I believe I understand the thinking behind the following recommendation. I would even share it in some situations, I would guess:

It is important, then, to ask ourselves a question. If we are asking people on the Christian Right, especially Dominionists, to stop engaging in demonization, we need to inspect some of our own language. I am uncomfortable when I hear people of sincere religious faith described as "religious political extremists." What does that term mean? It is a term of derision that says: We're good and they're bad. There is no content. We are not talking about reproductive rights; we are not talking about separation of Church and state. The word "extremist" [sic] just becomes a label.

So when we enter into this dialogue over the outcome of these religious beliefs, and where it is going to take America, we need to avoid terms like "religious political extremists" or "lunatic fringe." [minor spelling corrections made]
In terms of establishing religious common ground on really religious issues, like God's relationship to humanity, the nature of Scripture, science and Scripture, and so on. Such an attitude is more appropriate.

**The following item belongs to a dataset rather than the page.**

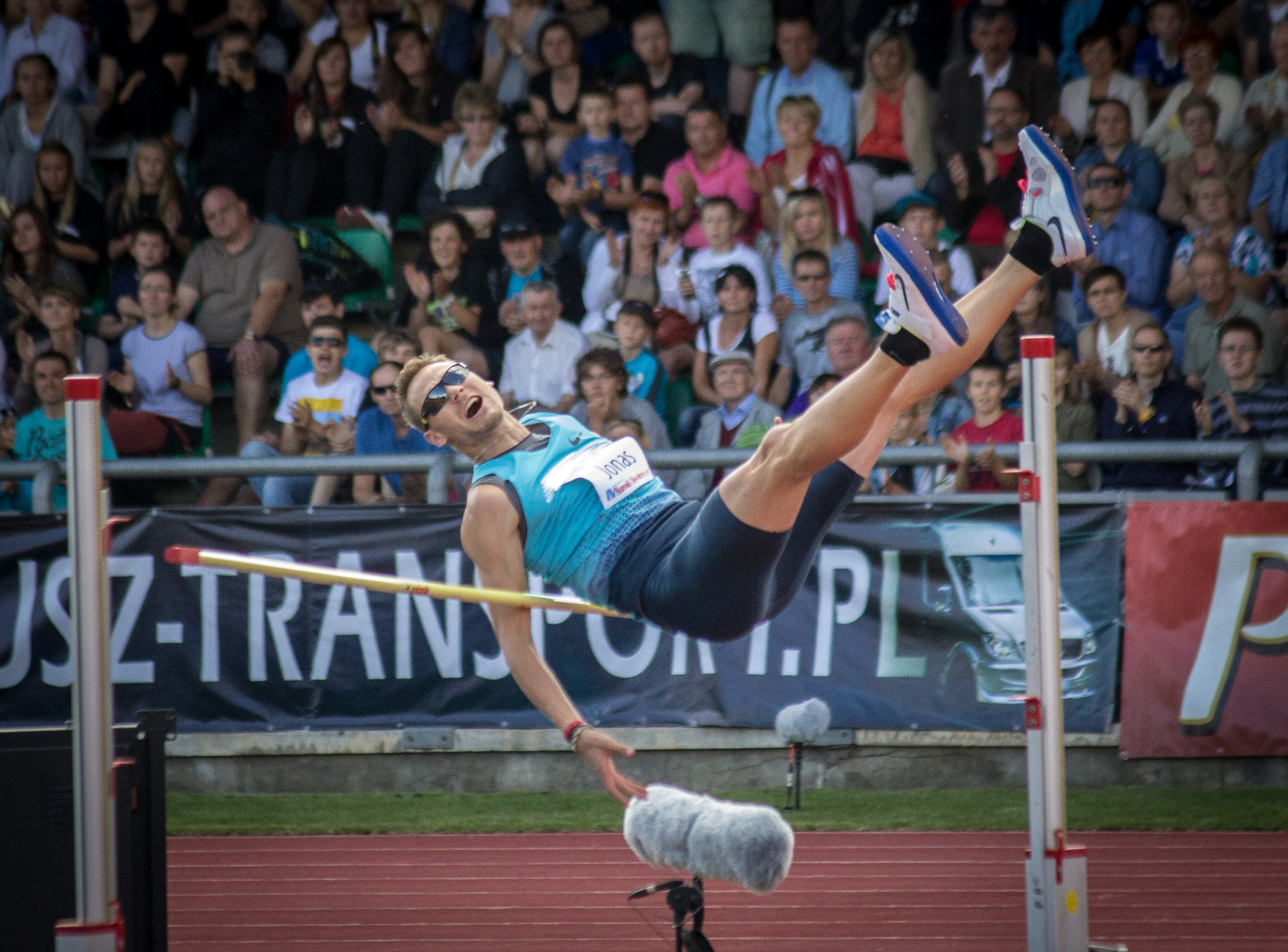 Memoriał Kamili Skolimowskiej w Warszawie, 2013-08-25
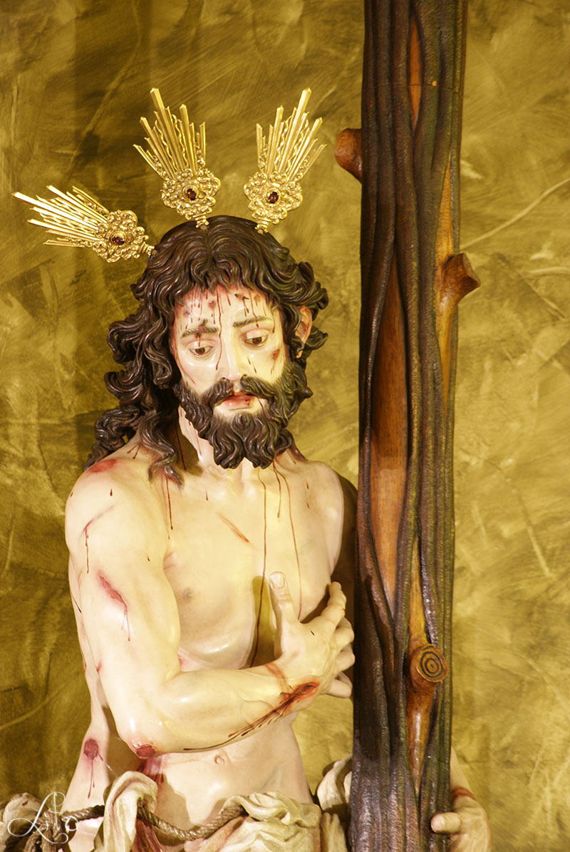 Fotografia realizada por Manuel Francisco Álvarez Ruiz.
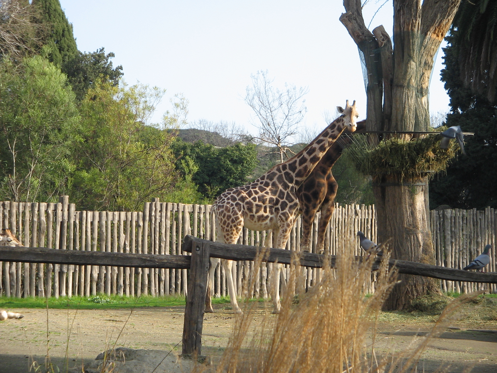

But what happened to Obama at Rick Warren's event this year with Obama and John McCain is a warning for Democrats that, when it comes to Christianist politics, playing nicey-nice requires people on the other side willing to reciprocate. And that doesn't describe most of today's Christian Right, so far as I can see. Obama basically got ambushed by a Republican-leaning Warren, who denounced him for his views on abortion immediately afterward.

With hardcore dualists, fear is a major motivation in their religious thinking: fear of the world, fear of enemies, fear of their own thoughts and impulses. Moving away from that way of thinking requires some kind of alleviation of that fear. Seeing people who aren't motivated by the same fear is a big part of that. But if opponents of the Christian Right take a position of begging the zealots to be more understanding, that is more likely to communicate fear rather than freedom from fear.

It seems to me that a dialogue between Christian Right hardliners can only take place on the base of realistic, focused interchanges. If mainstream participants accept false charges, e.g., "Democrats are hostile to people of faith", they make any real dialogue impossible.